Monsieur le Président de la République, cher Juan Carlos,

Mesdames et Messieurs les Ministres,

Mesdames et Messieurs les Ambassadeurs,

Mesdames et Messieurs les Parlementaires du Paraguay et de France,

Mesdames et Messieurs,

Mes chers Amis, car finalement c'est le mot qui convient le mieux,

Cher Président, votre visite en France, votre dernière visite en France est restée gravée dans ma mémoire.

C'est à Paris que vous aviez souhaité venir, le 18 décembre 1995, au lendemain de la signature à Madrid de l'accord interrégional de coopération entre le MERCOSUR et l'Union européenne. Négocié sous la Présidence française avec un appui dynamique et déterminant de votre part, Monsieur le Président, et des autorités du Paraguay, cet accord il vous appartient aujourd'hui en votre qualité de Président du MERCOSUR, de le faire vivre et vous rend responsable de ses premiers pas, je dois dire des premiers pas tout à fait prometteurs.

En vous élevant, alors, à la dignité de grand-croix de l'Ordre national de la Légion d'honneur, ordre créé par Napoléon Ier, j'avais souhaité, et je l'avais dit à la presse, saluer un grand homme d'Etat d'Amérique latine. Premier Président civil élu depuis 1954, après le Général Rodriguez, vous avez su, Monsieur le Président, par votre énergie, par votre modernité, grâce au soutien de votre peuple, avec l'appui, cela va de soi, de vos partenaires du MERCOSUR, vous avez su consolider, sauvegarder la démocratie. Une démocratie qui est désormais bien enracinée.

Vous évoquiez à l'instant le soutien de la France lors des incidents d'il y a un an et, me l'ayant dit tout à l'heure en réunion, je vous ai fait remarquer que ce n'était pas le soutien de la France. C'était le soutien de l'ensemble du monde. Ce qui était naturellement évident, ce qui marque bien l'évolution des choses de notre temps et notamment le fait que la démocratie s'impose partout et la solidarité des démocraties, non pas pour défendre des intérêts communs comme cela arrive dans les régimes dictatoriaux, mais simplement en raison d'une certaine idée de l'homme, de sa dignité, de ses droits. C'est cela que vous incarniez en avril dernier et c'est pour cela que vous avez été soutenu de façon unanime par l'ensemble des pays non seulement d'Amérique latine, de l'Union européenne, de l'Amérique du Nord, mais de tous les pays du monde.

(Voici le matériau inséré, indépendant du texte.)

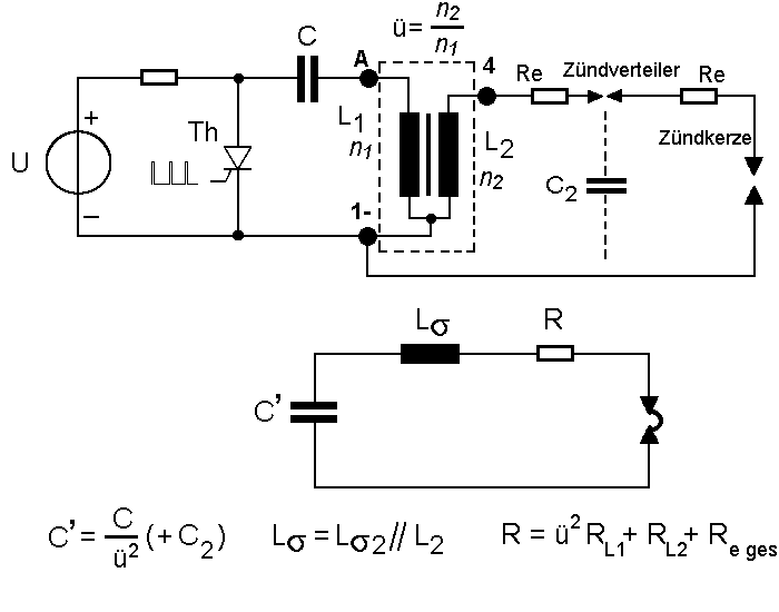 Capacitive Discharge Ignition: Equivalent Circuit Diagram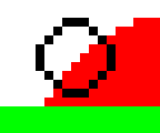 Voorbeeld met vergroten, eigen werk.

Depuis 1989, que de chemin parcouru ! Aussi bien en Amérique latine qu'en Europe. Nous avons, les uns et les autres, observé le progrès de la démocratie à partir de cette époque, le progrès de l'économie de marché, c'est-à-dire d'une économie moderne et par la même le progrès de la paix. Ce qui est bien là un des objectifs essentiels. Une paix qui par définition ne peut résulter que de la démocratie. Il est infiniment plus difficile de faire la guerre dans une démocratie, parce que c'est le peuple entier qui est concerné et qui finalement décide, que dans une dictature où l'autoritarisme fait en réalité ce qu'il veut au détriment des intérêts du peuple et des nations

Votre pays, depuis lors, depuis 1989, s'est beaucoup transformé. Il a naturellement rétabli ses libertés fondamentales, la justice, l'Etat de droit, c'est-à-dire une nation qui aujourd'hui compte dans le monde. Votre pays s'est doté d'une nouvelle constitution, a élu son Parlement. Il a affirmé la vigueur de ses nouvelles institutions. Il s'est tout naturellement imposé dans le concert des nations, dans votre continent et sur l'ensemble des autres.

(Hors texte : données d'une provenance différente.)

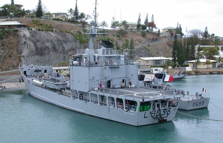 Le bâtiment de transport léger Jacques Cartier et le patrouilleur La Moqueuse, à leur poste d'amarrage de la base Chaleix de Nouméa. (Nouvelle-Calédonie - 7 novembre 2002).

Sous votre impulsion, Monsieur le Président, le Paraguay a fait également, comme tout grand pays moderne, le choix de l'économie libérale. Ce n'est jamais facile au début, c'est vrai. Les mauvaises habitudes tirent les peuples et les pays vers le bas et il faut de l'énergie, de la volonté pour en triompher. Vous n'en manquiez pas. Les réformes, ici, ont été engagées : unification du taux de change, libération des taux d'intérêt, réforme fiscale, processus de privatisation et de décentralisation, tout cela a fait du Paraguay aujourd'hui une nation moderne, une nation prête à préparer réellement l'avenir de sa jeunesse dans le respect, je le répète, de liberté et de dignité des hommes. Le Paraguay veut rétablir ses grands équilibres économiques : il maîtrise l'inflation, il veut retrouver le chemin de la croissance et bien tout ceci, ce sont nos ambitions communes, ce sont les ambitions de la France, ce sont les vôtres, ce sont celles de toutes les nations modernes.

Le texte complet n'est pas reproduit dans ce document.